Thanks for posting that one Mike. :thumbsup: 

~RK~


----------



## DinoMike (Jan 1, 1970)

Least I can do, after you guys have posted pics for me to gawk at back when I couldn't make the Fest.


----------



## ChrisW (Jan 1, 1970)

I haven't seen the sculpt, but with the head tilted down, the eyes could be painted (tooled?) looking from underneath the brow and eyelids, glowering out at you. A _very_ effective way of picturing Vlad Drakul's menace!


----------



## Jimmy B (Apr 19, 2000)

If there were a "victim" figure in the kit that pose would be appropriate. Without one, it just looks like Dracula is reacting to something he sees on the ground.[/quote]

Well hey - If you resided in the Carpathian Mountains and saw a desert dwelling Armadillo scurrying across the floor, you'd stop and stare at it too.


----------



## BKSinAZ (Jun 5, 2009)

Jimmy B said:


> If there were a "victim" figure in the kit that pose would be appropriate. Without one, it just looks like Dracula is reacting to something he sees on the ground.


Well hey - If you resided in the Carpathian Mountains and saw a desert dwelling Armadillo scurrying across the floor, you'd stop and stare at it too.[/QUOTE]


Man!!! That would be cool if they shipped this Dracula model to INCLUDE a female victim on an alter or bed of some type, giving him something to look down at. I realize that would drive the price of the kit up, but I would pay the cost!


----------



## Moonman27 (Aug 26, 2008)

Good point about the menacing glare ChrisW,head tilted down,with the pupils of his eyes half-visible under the eyelids....scary. It appears there is more work to do on the cape,since Drac's left hand does'nt quite fit the cape where it should. The HANDS and the FACE look far superior to the Moebius Frankenstein. The hands are the second most-important feature,besides the head,of any figure IMO. The base is really cool,and could easily be used for a lot of different figures by itself. I am currently painting an Aurora Monster Customizing kit large bat that would look great with this kit flying around Drac's head. I agree the head could come up a bit though. Looking great so far!! Moebius strikes again!! :thumbsup: P.S. I assume there will be a GLOW version!!


----------



## OzyMandias (Dec 29, 2004)

I love it! It's dripping with Lugosi style...


----------



## deadmanincfan (Mar 11, 2008)

Yup...I'll be a-buyin' one...


----------



## BatToys (Feb 4, 2002)

He must be on a stairway looking down. Maybe a few stairs need to be added?

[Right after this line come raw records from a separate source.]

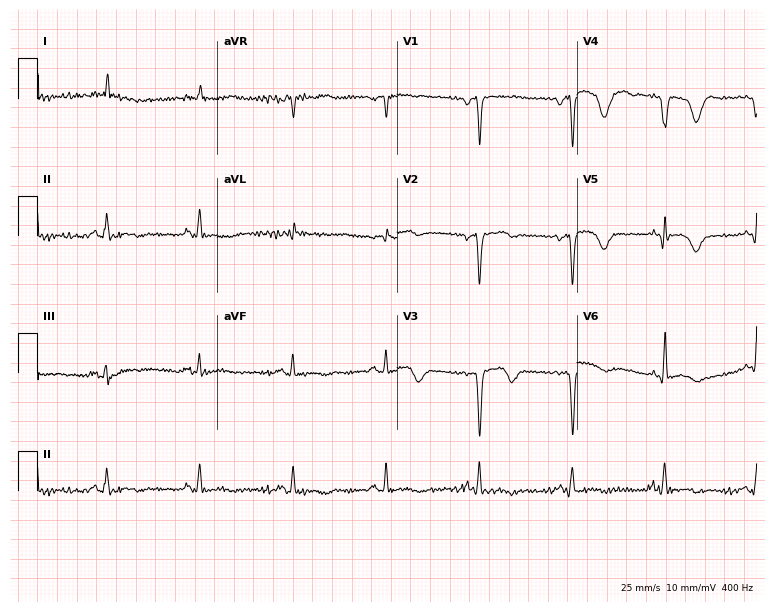
12-lead ECG (7.3-second recording at 400 Hz) from a 77-year-old man. Screened for six findings — first-degree AV block, right bundle branch block, left bundle branch block, sinus bradycardia, atrial fibrillation, sinus tachycardia — none is recorded. Only these six findings were labelled.
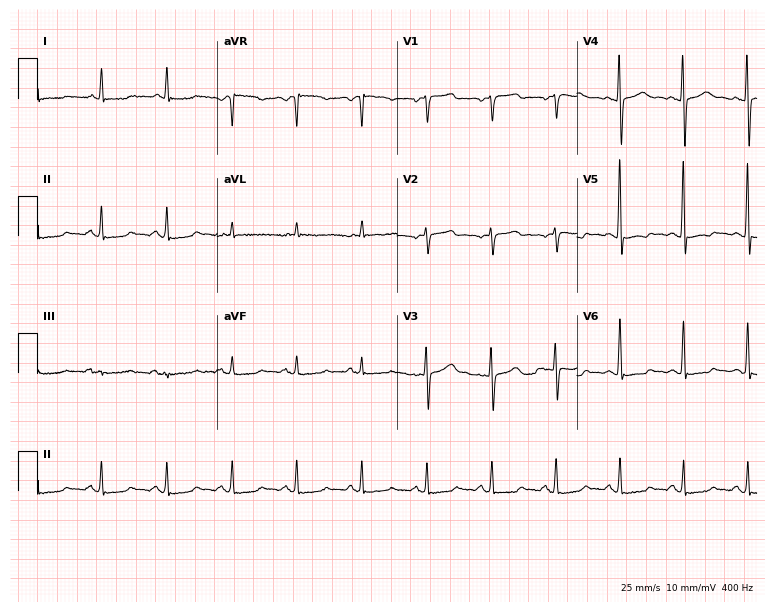
12-lead ECG from a male patient, 73 years old. Recorded interpretation: within normal limits.
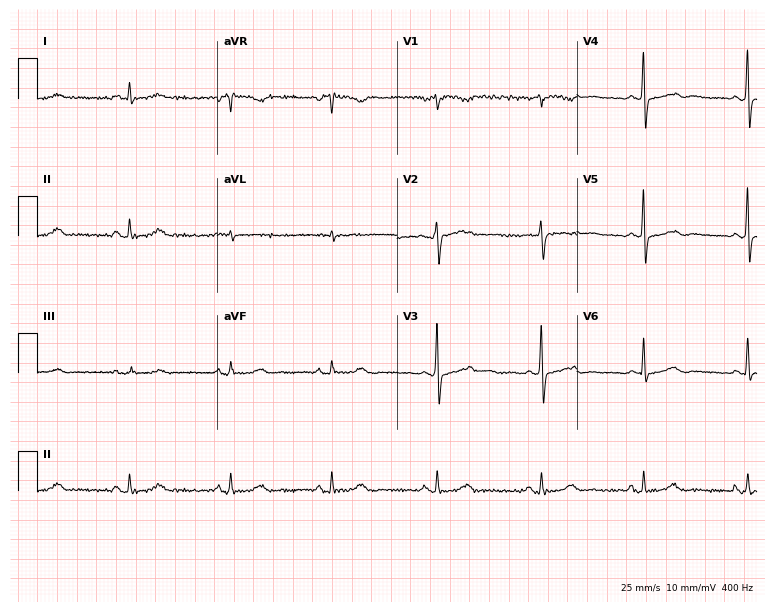
12-lead ECG from a 67-year-old man. Recorded interpretation: within normal limits.
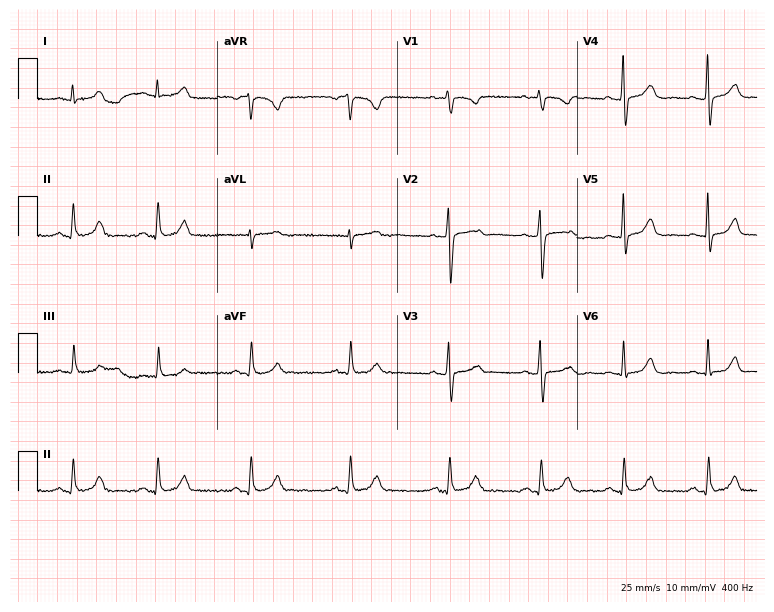
Standard 12-lead ECG recorded from a woman, 31 years old. None of these six findings is recorded: first-degree AV block, right bundle branch block, left bundle branch block, sinus bradycardia, atrial fibrillation, sinus tachycardia.

Is David Fisher going to paint the box cover?


----------



## djnick66 (May 2, 2008)

Im probably in the minority but I am not overly impressed. Perhaps its the angle of the photo. But the base is really overpowering and the figure seems to be looking down.


----------



## RSN (Jul 29, 2008)

For those who can't picture the perspective shift of a front view, check out http://culttvman.com/main/ for a head on shot. The background is less overpowering and the pose more dynamic. I for one will withhold final opinion until the sculpt is approved and molds are made. So far, better than ANYTHING I could sculpt on my own!


----------



## dklange (Apr 25, 2009)

Here's a shot of the new Dracula that I took yesterday at the show. It looks like it will be a *beautiful* kit!!! When you see it in person it really looks impressive! - Denis


----------



## MonsterModelMan (Dec 20, 2000)

Holy freakin' WOW!!! I love this kit already!!! This latest pic shows it much better...thanks for posting!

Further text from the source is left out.